Action item:
Make an exact copy of the records, and keep the pictures out of it.

Data for this task:
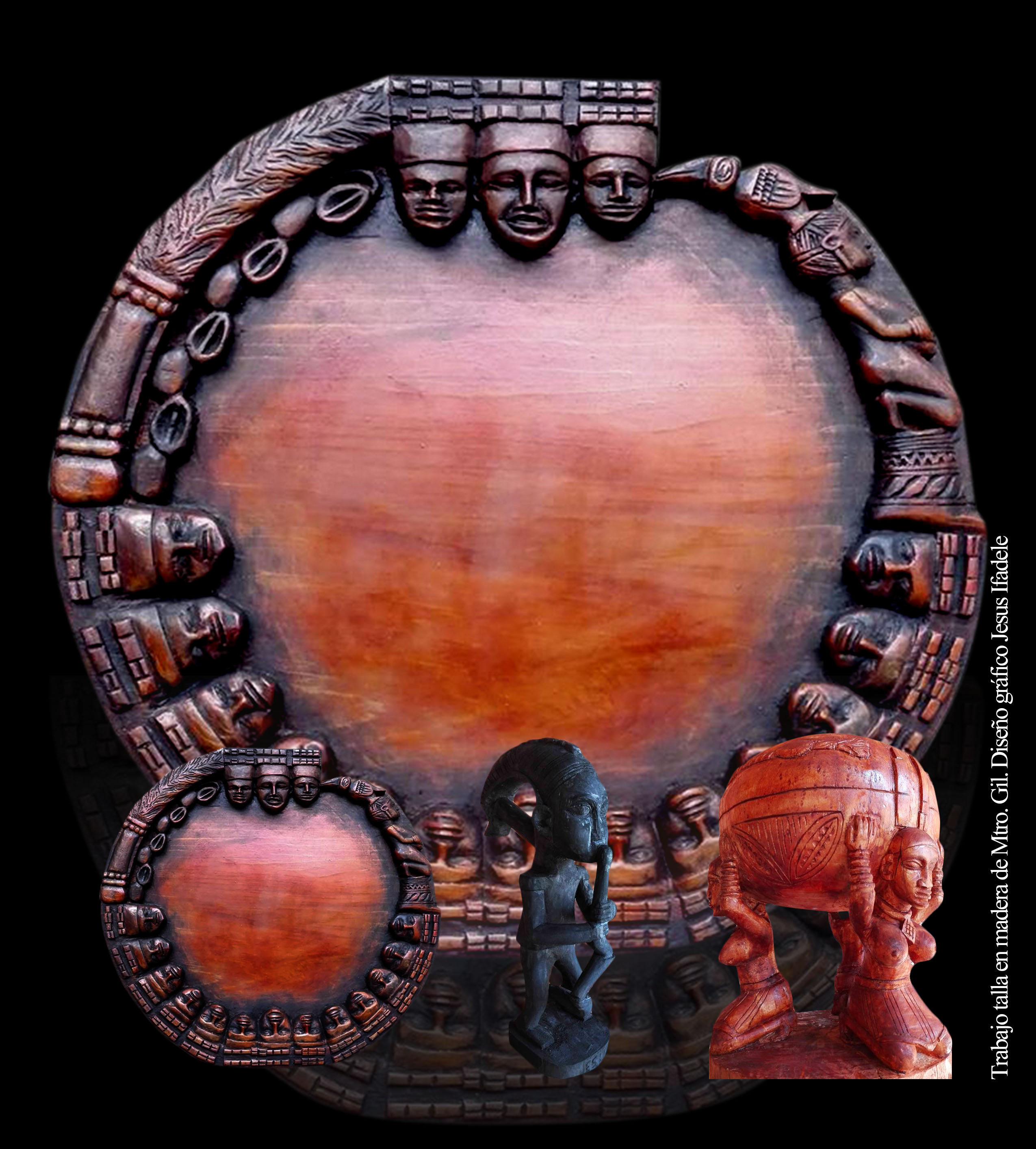 Opón Ifá, Esú y Ajére IFA, herramientas de adivinacion, deidad y contenedor de IFA. Talla Maetro GIL, Diseño Gráfico Jesús Ifadele
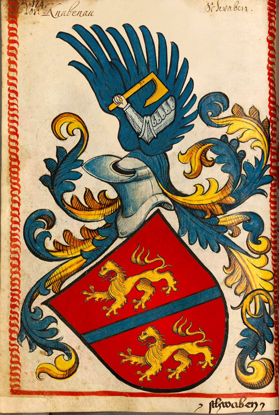 Scheibler'sches Wappenbuch, älterer Teil Von Knabenau Schwaben (irrtümlich?)
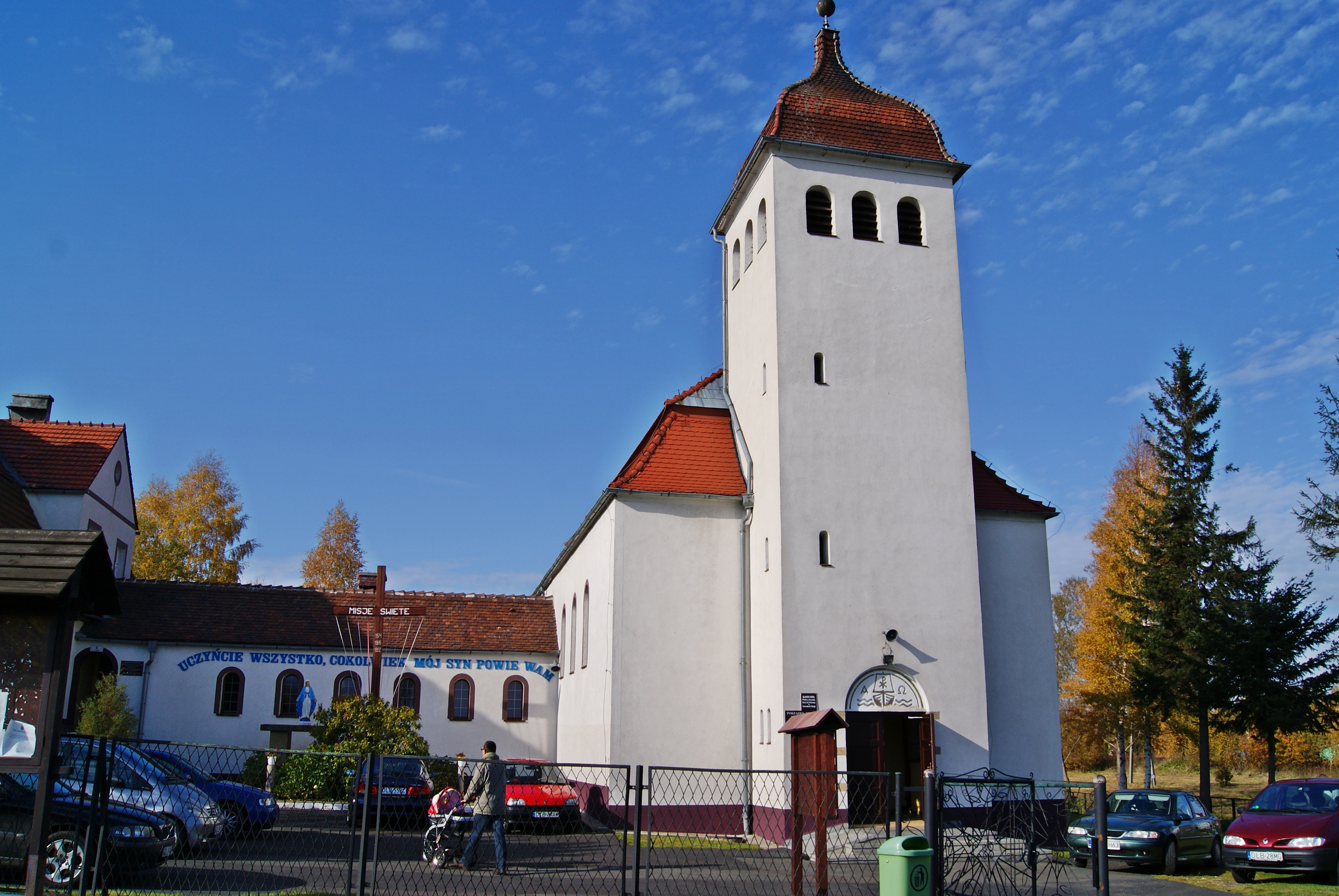 Czerniawa-Zdrój - kościół pw. Podwyższenia Krzyża z 1934-37 r. (zabytek nr 340/1340/J z 3.08.98)
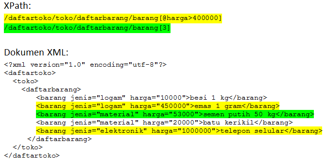 Untuk menjelaskan XPath secara sederhana
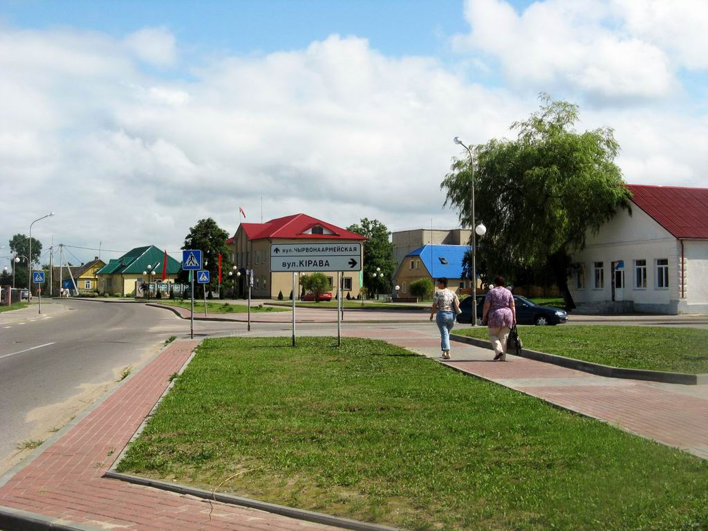 Беларуская (тарашкевіца): Азёры
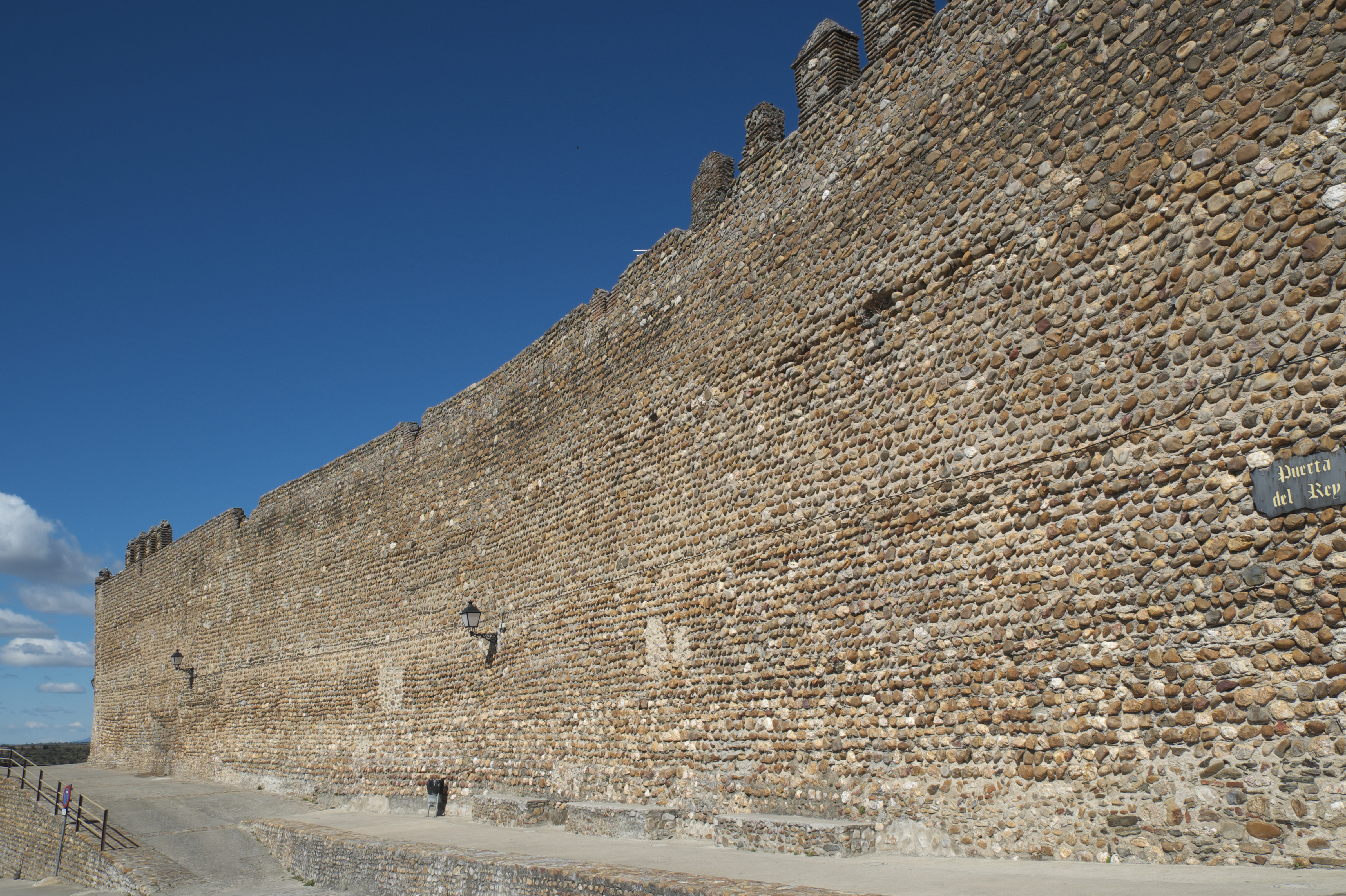 Stadtmauer in Galisteo in der Provinz Cáceres (Extremadura/Spanien)
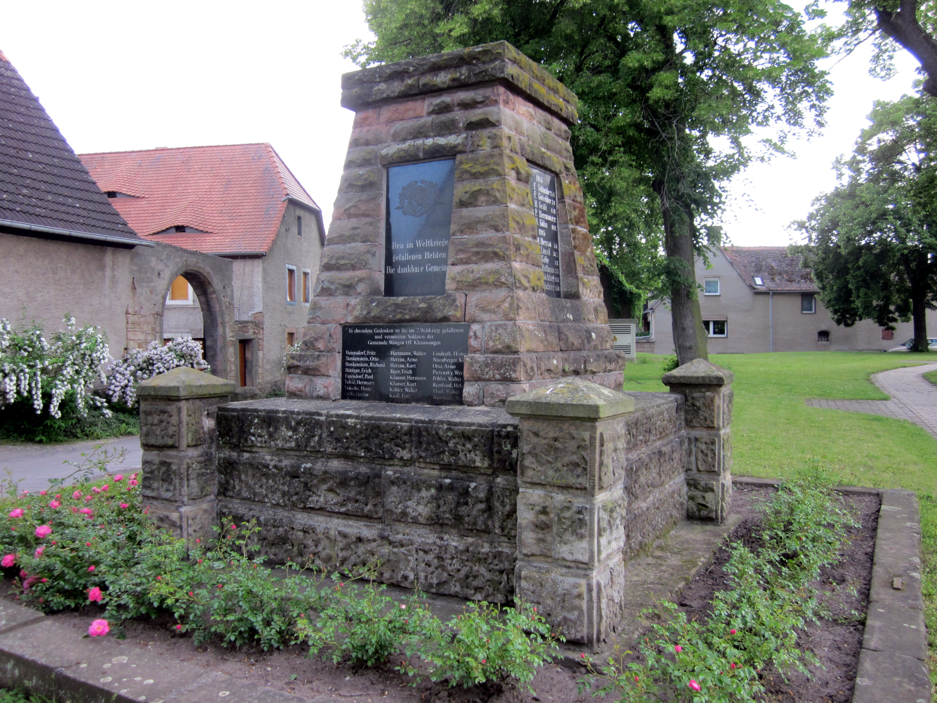 Kriegerdenkmal in Kleinwangen (Unstrut)

Response:
 Opón Ifá, Esú y Ajére IFA, herramientas de adivinacion, deidad y contenedor de IFA. Talla Maetro GIL, Diseño Gráfico Jesús Ifadele
 Scheibler'sches Wappenbuch, älterer Teil Von Knabenau Schwaben (irrtümlich?)
 Czerniawa-Zdrój - kościół pw. Podwyższenia Krzyża z 1934-37 r. (zabytek nr 340/1340/J z 3.08.98)
 Untuk menjelaskan XPath secara sederhana
 Беларуская (тарашкевіца): Азёры
 Stadtmauer in Galisteo in der Provinz Cáceres (Extremadura/Spanien)
 Kriegerdenkmal in Kleinwangen (Unstrut)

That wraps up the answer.